There was no significant difference between dietary patterns (i.e., healthy and unhealthy diet) and routine risk factors for atherosclerosis. In this regard, Haghighatdoost et al.’s (22) study showed that a healthy diet was not significantly associated with most CVD risk factors, which is consistent with the present study results. Numerous factors, such as racial diversity and differences in eating habits and lifestyles, affect these results (23).

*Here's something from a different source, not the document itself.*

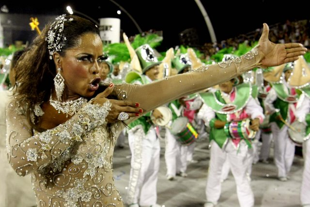 Adriana Bombom no Carnaval de 2010 em São Paulo.

The relationship between dietary patterns and CVD risk factors has been reported in numerous countries; the dietary pattern has been suggested as one of the several factors involved in developing CVD (24, 25). In a study conducted by Sun et al. in China, the findings showed a significant association between unhealthy foods (e.g., fast food, snacks, and red meat) consumption and atherosclerosis. The positive relationship between an unhealthy diet and atherosclerosis is because unhealthy foods consumption, such as high levels of carbohydrates with a high glycemic index, leads to high glycemic response and increases carbohydrates oxidation and their conversion into fat, increasing weight, and BMI. It also increases cholesterol and triglycerides in the body and prepares the ground for CVD (26).
5.1. Conclusions
According to performed research, nutrition plays an essential role in maintaining health and preventing disease, and a healthy diet can reduce the risk of progressive CVD. In the present study, no significant relationship was observed between the dietary patterns and CVD risk factors that might be due to the sample size and the study design. On the other hand, in most studies, the diet was compared between the patient and control groups; however, in the present study, the Arab and Lor groups were compared; they were not compared to other groups in terms of atherosclerosis. On the other hand, CVD risk factors (e.g., atherosclerosis) are multifactorial. Various elements, including environmental and cultural factors, social etiquette, nutritional intakes, and racial differences, can affect the prevalence and growth of the disease in any region. It is necessary to identify the risk factors, step forward, correct the risk factors, and improve the quality of life in patients.
5.2. Limitations
The main limitation of the present survey is the small sample size; a larger sample size produces reliable results for comparing races. In this regard, it is highly recommended to carry out further investigations with larger sample size. It is worth noting that although different races were studied, living in the same region influences the lifestyle. Therefore, it is highly suggested to examine different races in various regions in future studies.